The ugly side of Snapchat and Instagram filters

You don't have to swipe very far to find a filter that will thin your nose, sharpen your cheekbones, widen your eyes, smoothen and, in some cases, even lighten your skin, helping to achieve that airbrushed look once reserved for magazine models and Hollywood stars.

“That, like, flawless kind of superficial look is what all these celebrities, like the Kardashians and Jenners, look like with their full faces the makeup,” social media influencer Kristina Pittam told Global News.

“It really becomes attractive to be able to utilize to look that way in an instant.”

But these digital tweaks that obscure your flaws are setting an unrealistic standard of beauty and that can take a toll on one's self-esteem.

In some cases, augmented reality filters are also causing dependence.
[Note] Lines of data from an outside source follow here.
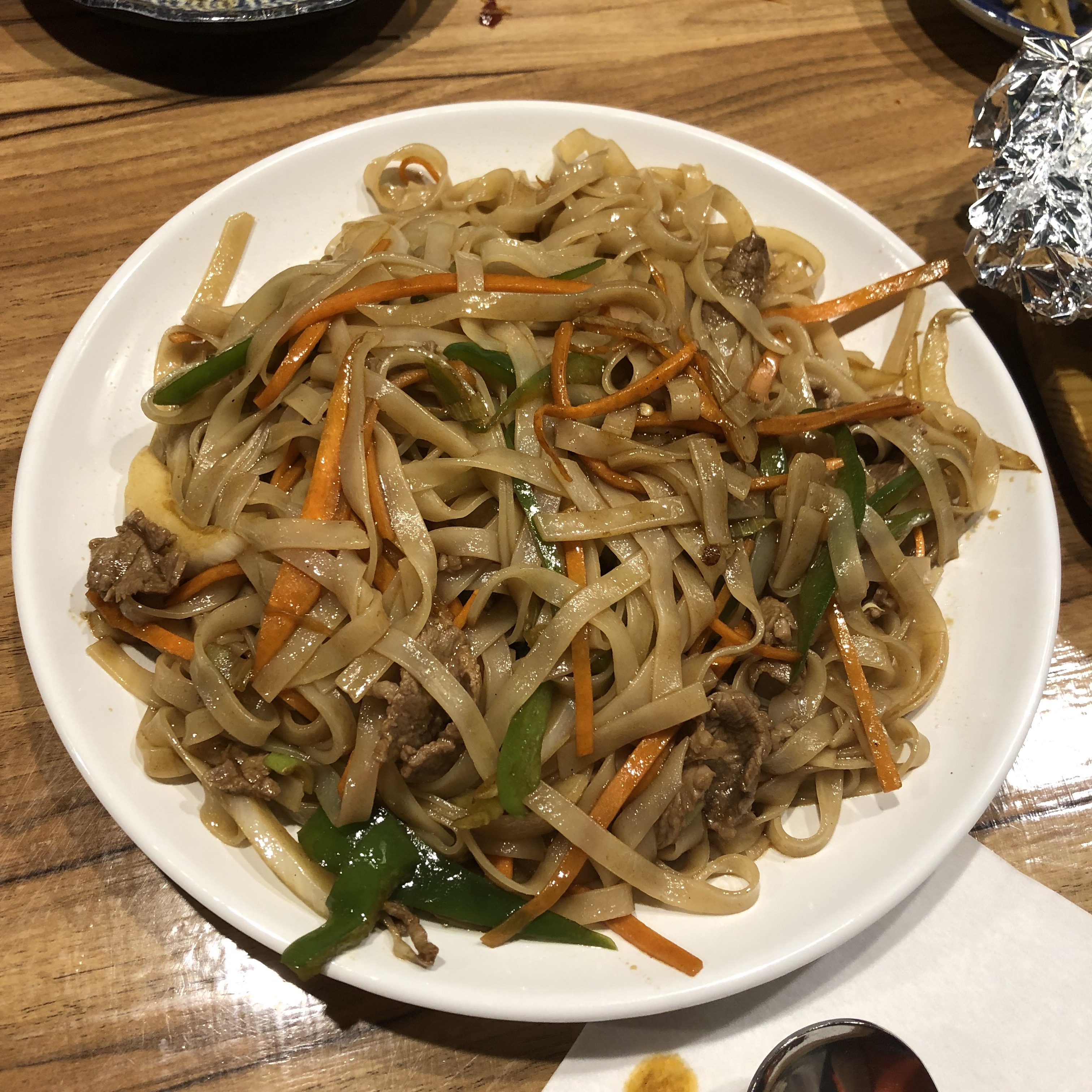 광주볶음면- 광둥식 소고기 볶음면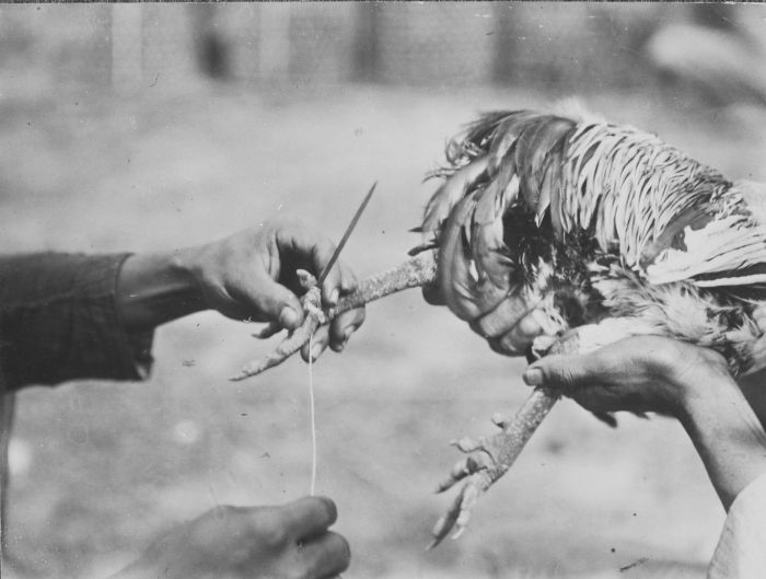 foto. Het vastmaken van een hanengevechtmes aan de poot van een haan op Bali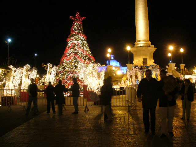 Chihuahua Plaza Mayor durante Navidad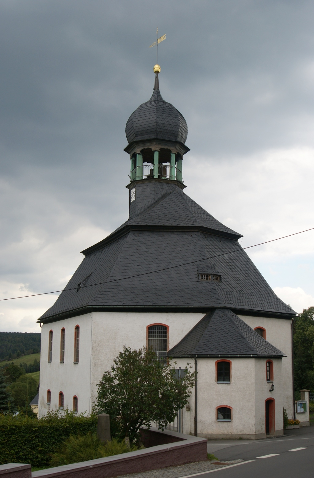 Kirche Rübenau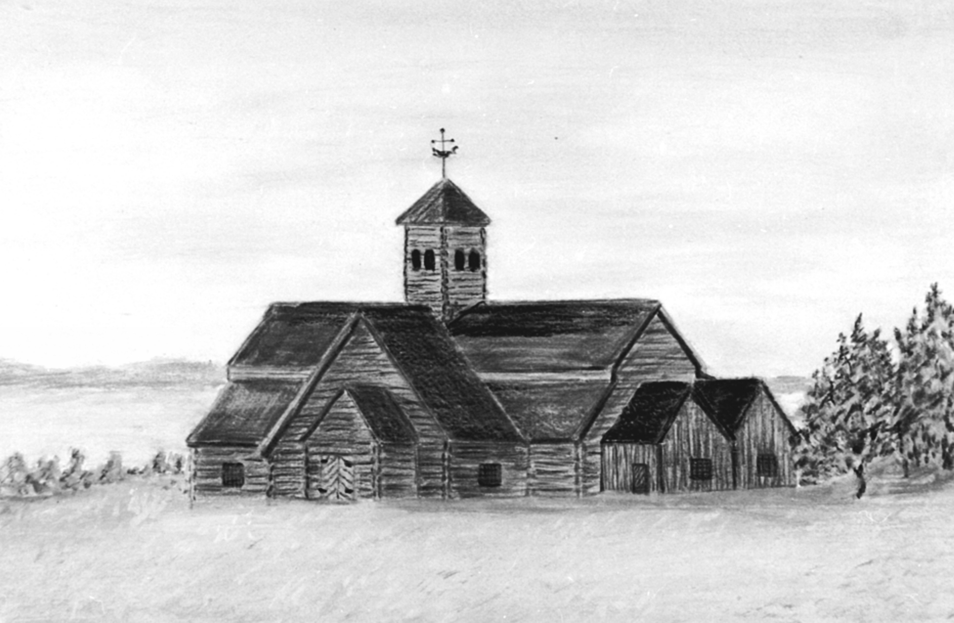 Maleri av Baldishol kirke utført av Bjørn Gjøvik etter tegning av Gerhard Evensen Mengshoel fra 1869. Fra Domkirkeoddens fotoarkiv i Digitalt museum.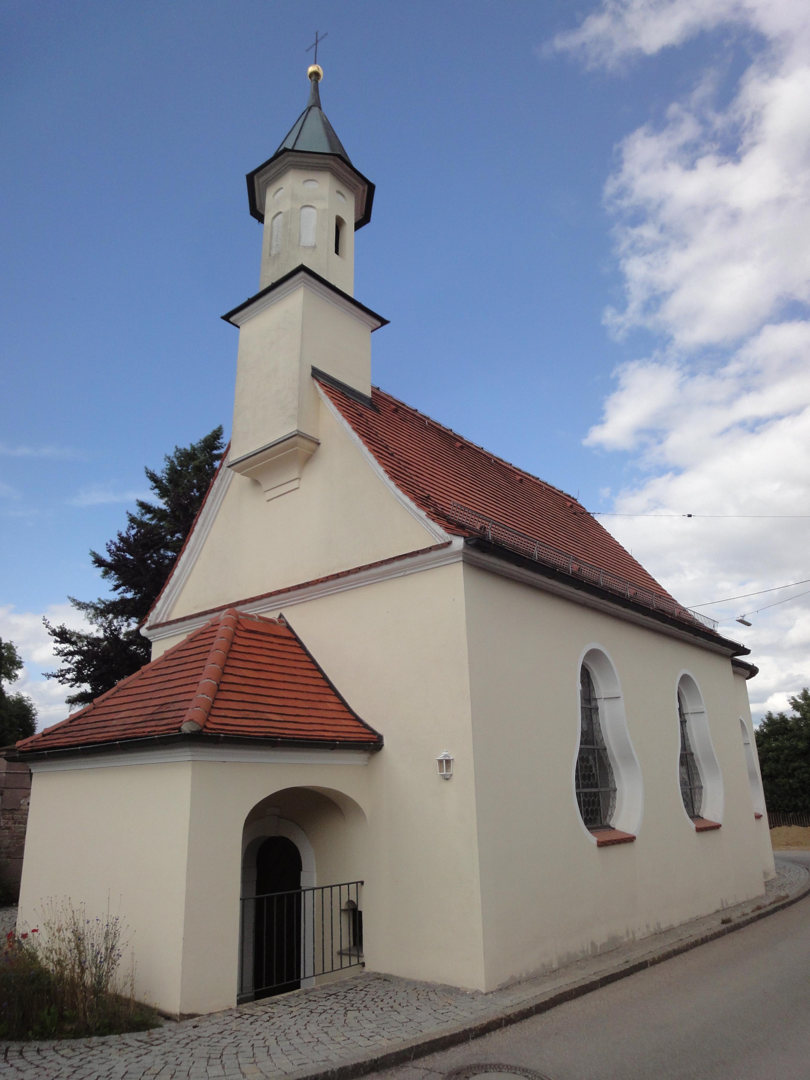 St. Sebastian Kapelle, Gersthofen-Batzenhofen, am Friedhof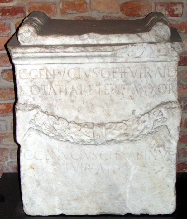 Museo di Sant'Anastasio Asti.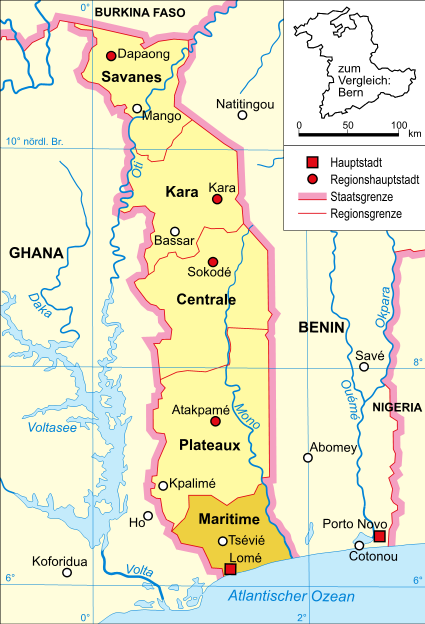 Politische Karte Togos (Region Maritime hervorgehoben)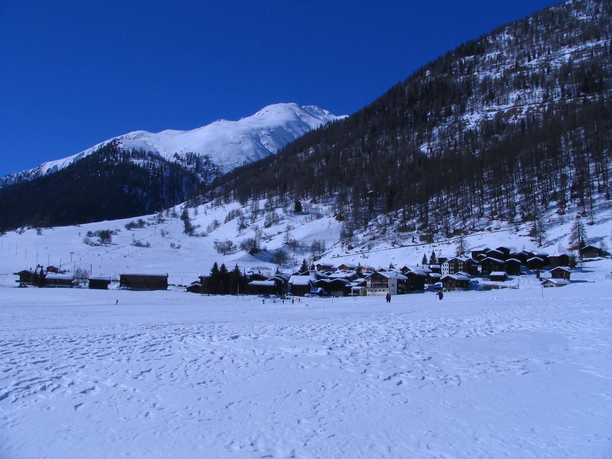 Das Dorf Geschinen (Wallis / Schweiz) im Winter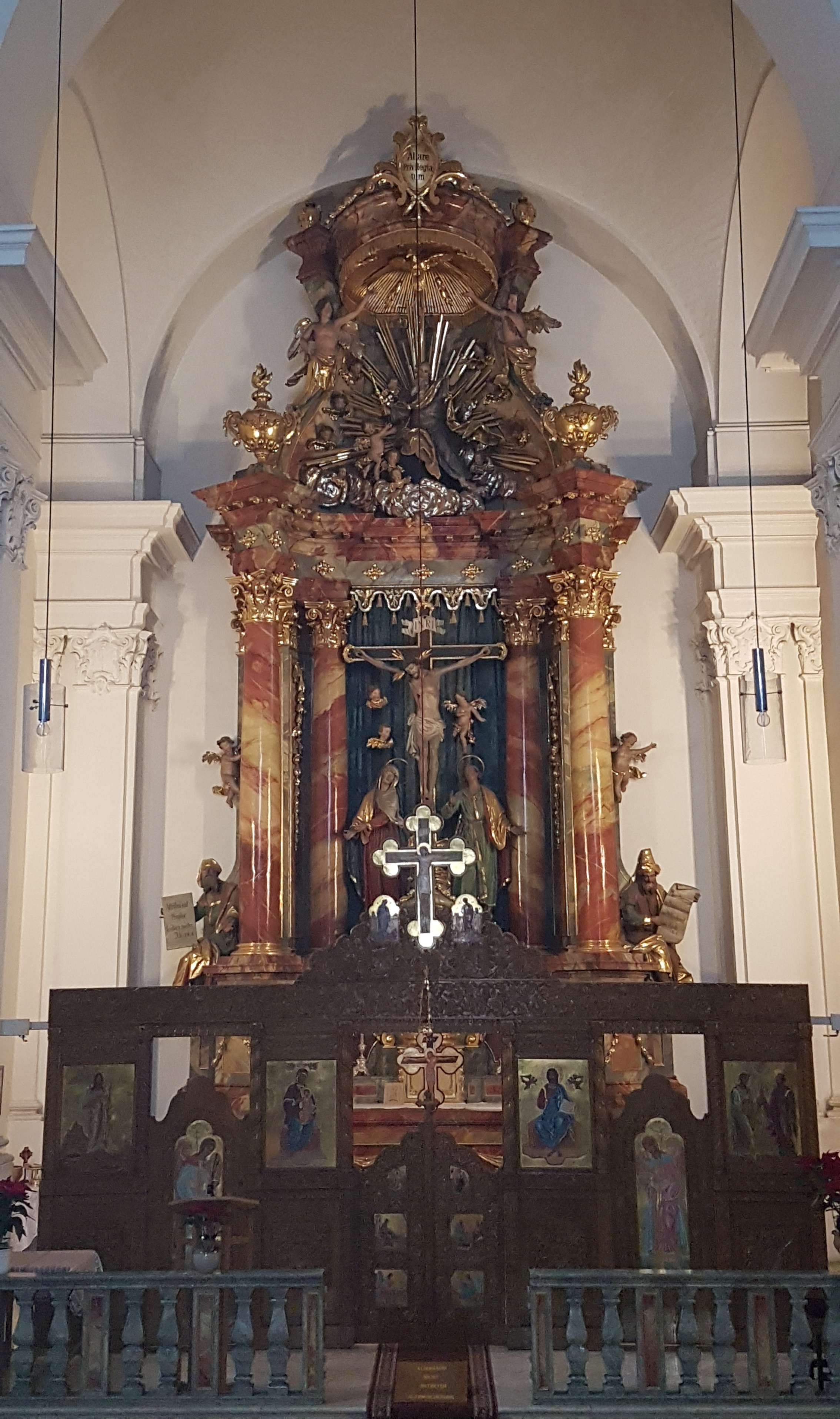 München, St. Elisabeth (Klinikviertel), rekonstruierter Rokoko-Hochaltar von 1777.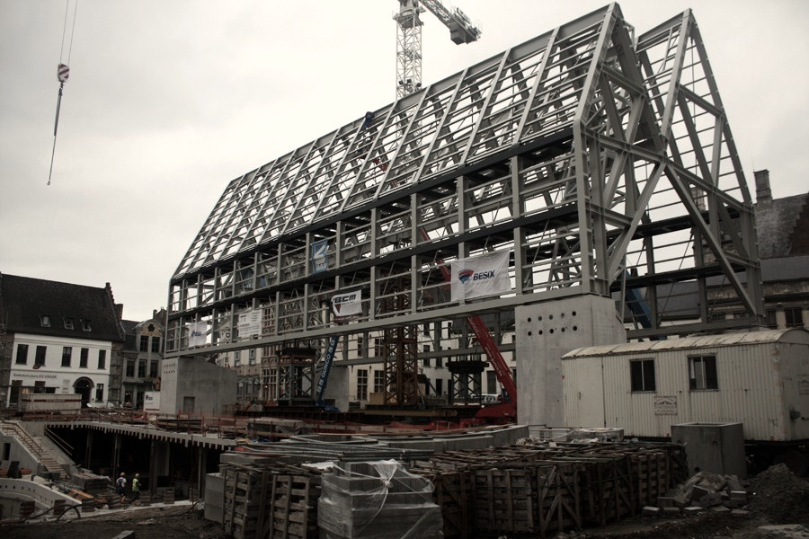 Stalen skelet van de stadshal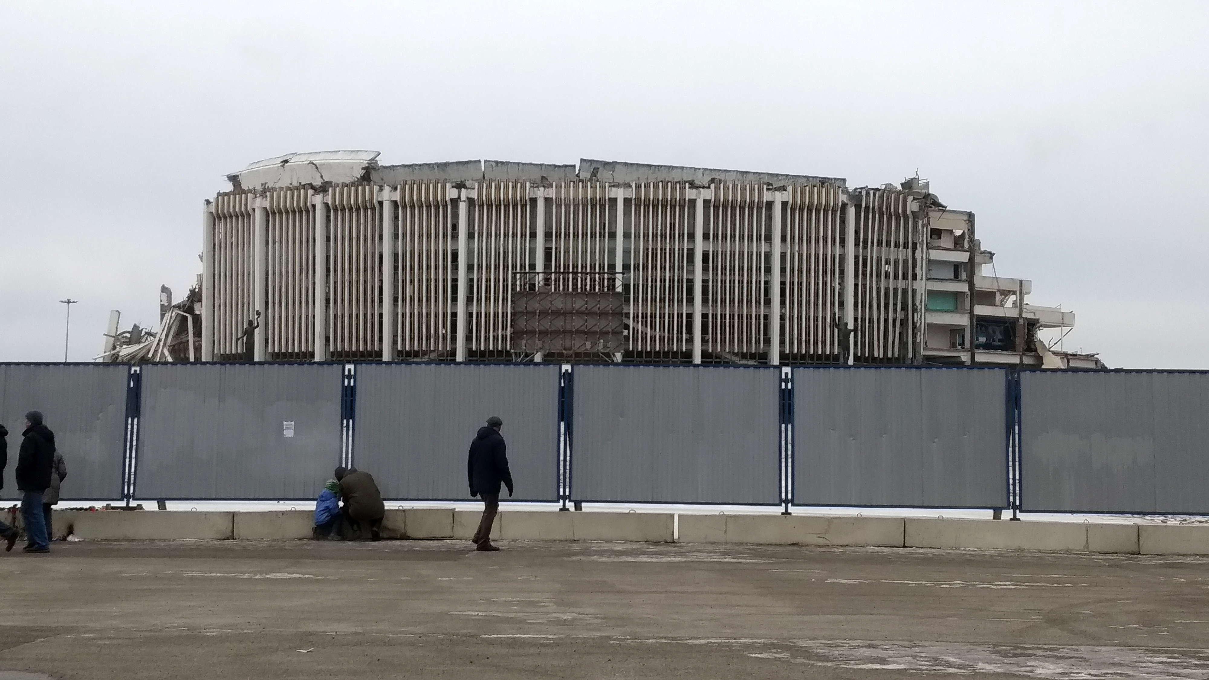 СКК после обрушения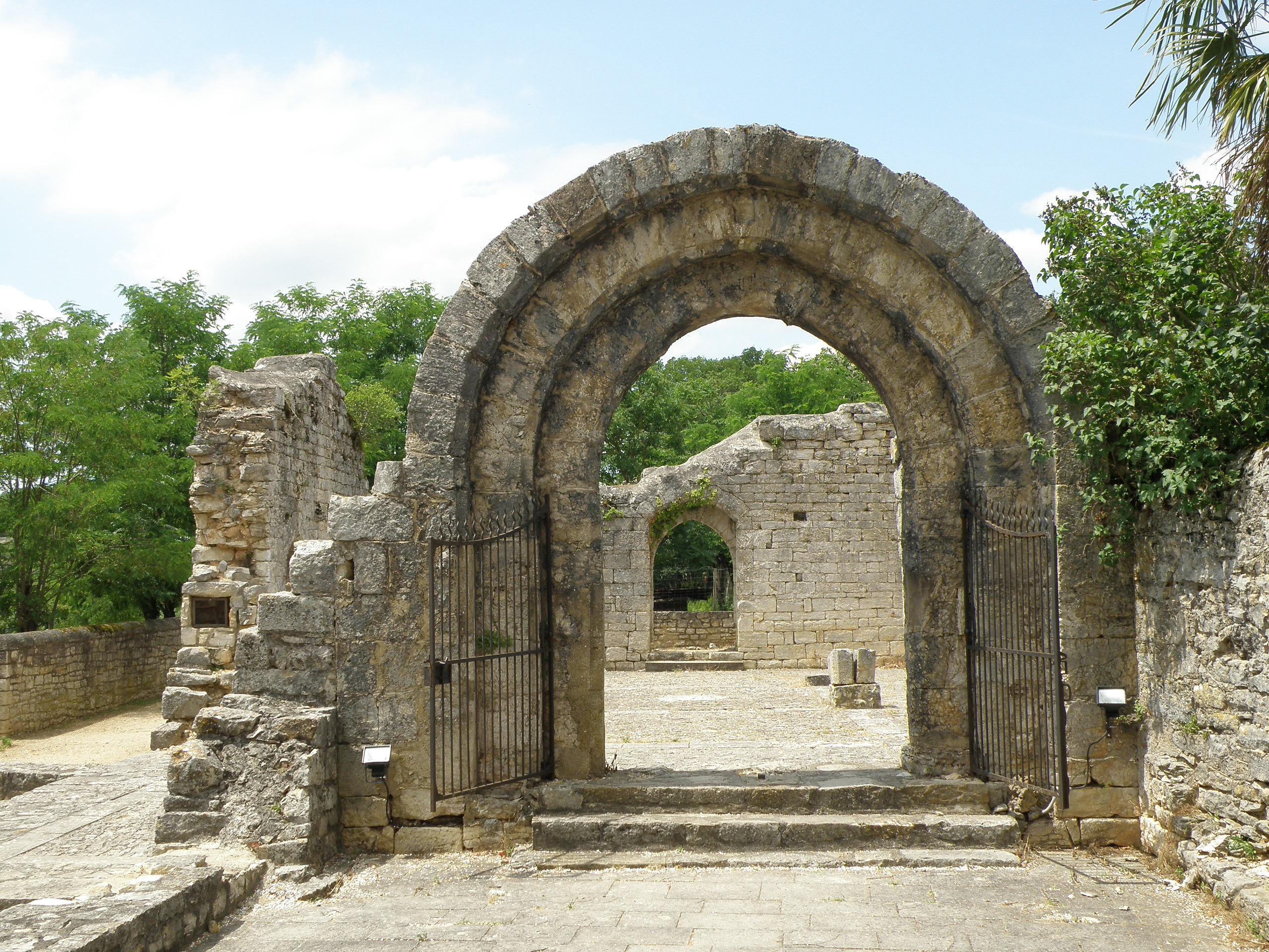 Rocamadour (Lot). Hameau de l'Hospitalet. Ruines de l'ancien hôpital : portail d'entrée à triple voussure.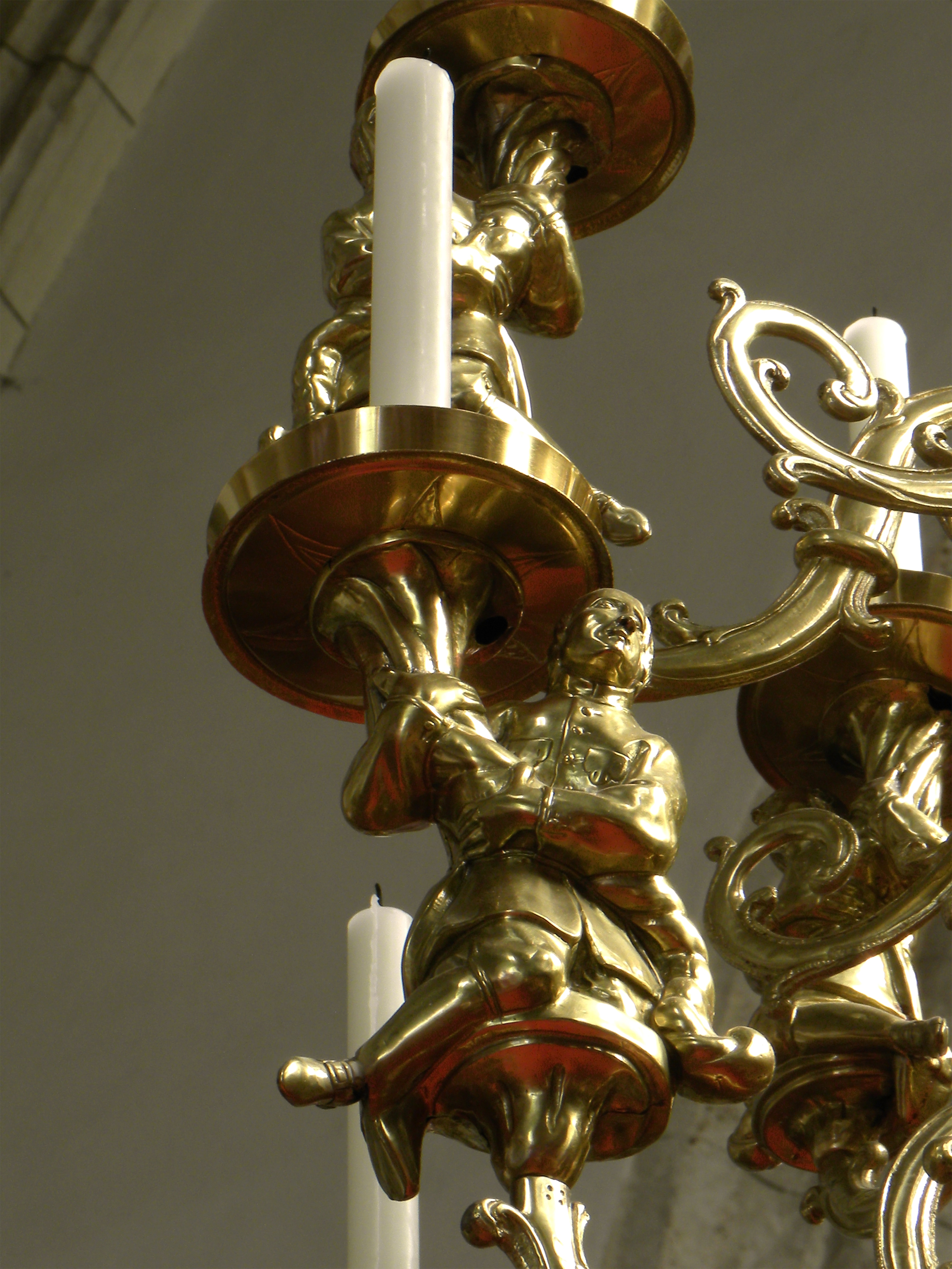 Kirchenfestungsanlage hl. Oswald - einer der Bergmänner am Barbaraluster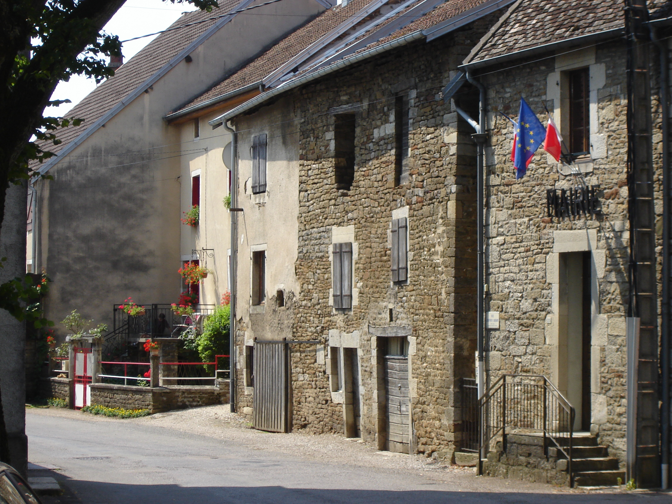 Mairie d'Abbans-Dessus le 30 juillet 2008

Fourteen-year-old Natasha Farr admits she rarely takes a selfie without some kind of filter.

“For me, it's not about the dog ears, or the hearts, I think it's just about taking away all your pimples and making your eyes pop,” she said.

“To make it more, I guess, pretty.”

Farr believes she suffers from a mild version of selfie dysmorphia, a body-image disorder defined as a need to heavily edit one's own digital image and an intense dissatisfaction with one's own appearance after using digital filters.

The term was coined by U.K.-based cosmetic surgeon Dr. Tijion Esho after he noticed an alarming trend: patients seeking surgery to look like their filtered pictures.

“One of the strangest I had was a patient really wanted bigger eyes like the actual filter had given,” Esho explained. “It wasn't possible to give her big eyes and I tried to explain many times why surgically and non-surgically this could not happen.”